希望這熱飯,堵住沈秋河喋喋不休的嘴巴!

沈秋河用眼角看到喬故心的動作,張了張嘴到底也沒說旁的,“過幾日,估摸府裡會來人了,怎麼,你倆想著本府的公子,處處墊底不成?”

喬文清給題的字已經掛上了,今個下朝後,便有人朝沈秋河打聽,能不能將孩子送到國公府?

這一次,倒是換沈秋河拿捏了。

倆孩子一聽有新的公子要過來,眼睛隨即亮了。

孩子們自然是喜歡玩伴越多越好,只是轉念一想倆人評測了一個乙,又惆悵了起來。

“好了,有什麼話等著用完膳再說。

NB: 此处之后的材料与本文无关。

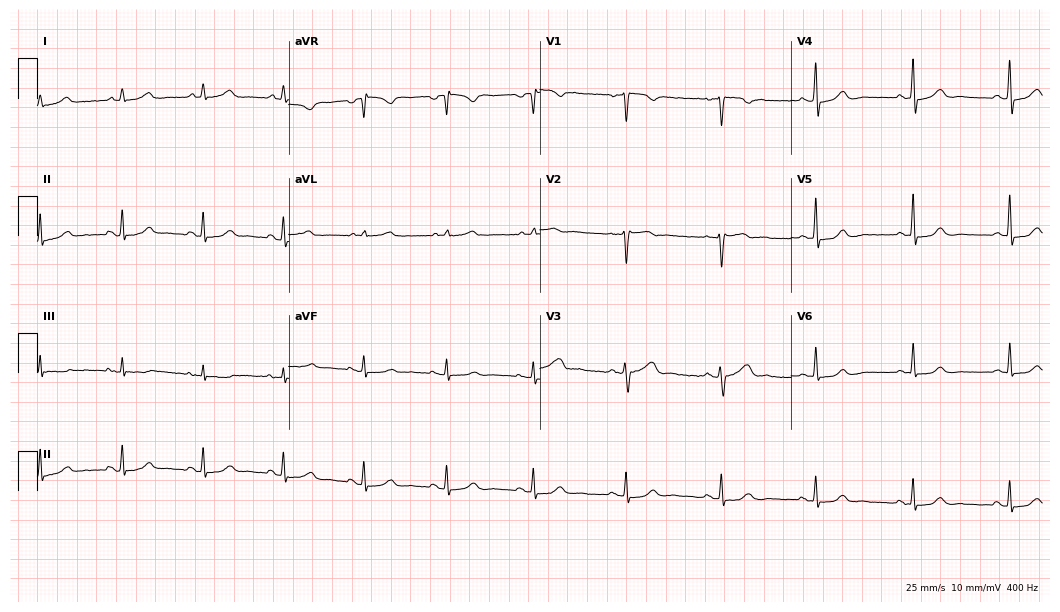
Standard 12-lead ECG recorded from a woman, 54 years old. None of these six findings is recorded: first-degree AV block, right bundle branch block, left bundle branch block, sinus bradycardia, atrial fibrillation, sinus tachycardia.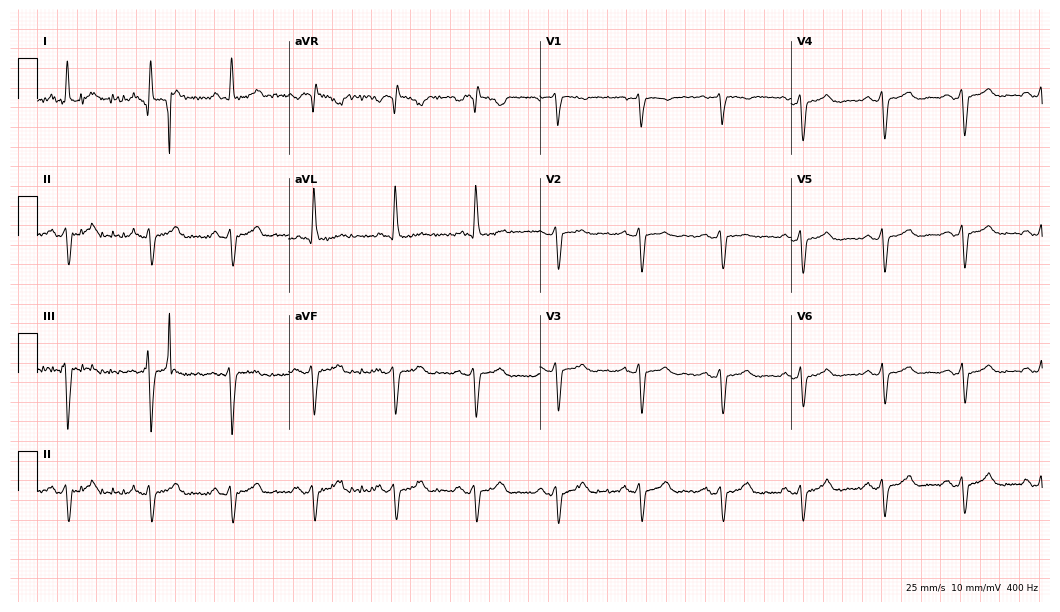
Resting 12-lead electrocardiogram. Patient: a female, 58 years old. None of these six findings is recorded: first-degree AV block, right bundle branch block, left bundle branch block, sinus bradycardia, atrial fibrillation, sinus tachycardia.

”喬故心有些看不下去了,這吃飯的時候,哪裡有這麼說孩子的?

倆孩子答完之後,喬故心也看了,哪裡有沈秋河說的這麼不堪?

喬故心都開口了,沈秋河自然不會說什麼,抬手拿了筷子,“吃吧。”

聲音淡淡的,只是,倆孩子誰還有心思吃?

估摸都沒吃出這飯菜是什麼味道的,扒拉了幾口趕緊去做課業了。

等倆孩子一走,喬故心臉便冷了下來,“你這是故意的?”

沈秋河漱了口,“自然是,續皆那孩子我是放心的,可崇遠太皮了,需要多壓一壓。”

沈崇遠的課業讓沈續皆追上了,這肯定算是打擊了。沈秋河這個時候,卻也是扯開他的傷疤,點一點沈崇遠莫要好了傷疤忘了疼。

畢竟是國公府長房嫡子,要是學業處處墊底,總也說不過去。

在於沈續皆,這孩子聰明又肯用功,自然是好事,卻也要防著,到底年齡小莫要自傲了。

沈秋河說完,拿著摺扇在那扇著風,“慈母多敗兒,都是男子漢捱罵實屬正常,莫要養的,沒一分男子漢氣概!”

說幾句重話,這就打擊的受不住了?以後長大了,有的是吃虧的時候。

喬故心不願意聽沈秋河廢話,隨即站了起來。

她還尋思,沈秋河想補償沈續皆,免得真的多個弟弟或者妹妹孩子想多了,沒想到,倒是自己想的多。

看喬故心要走,沈秋河趕緊將扇子放下,“你不歇息一會兒?”

喬故心連頭都沒回,“看見你頭疼,歇不好。”

沈秋河也就去追,也挺好,省的同在一個屋子,自己一看見她便有些失控,這青天白日的,總做這種事也不好。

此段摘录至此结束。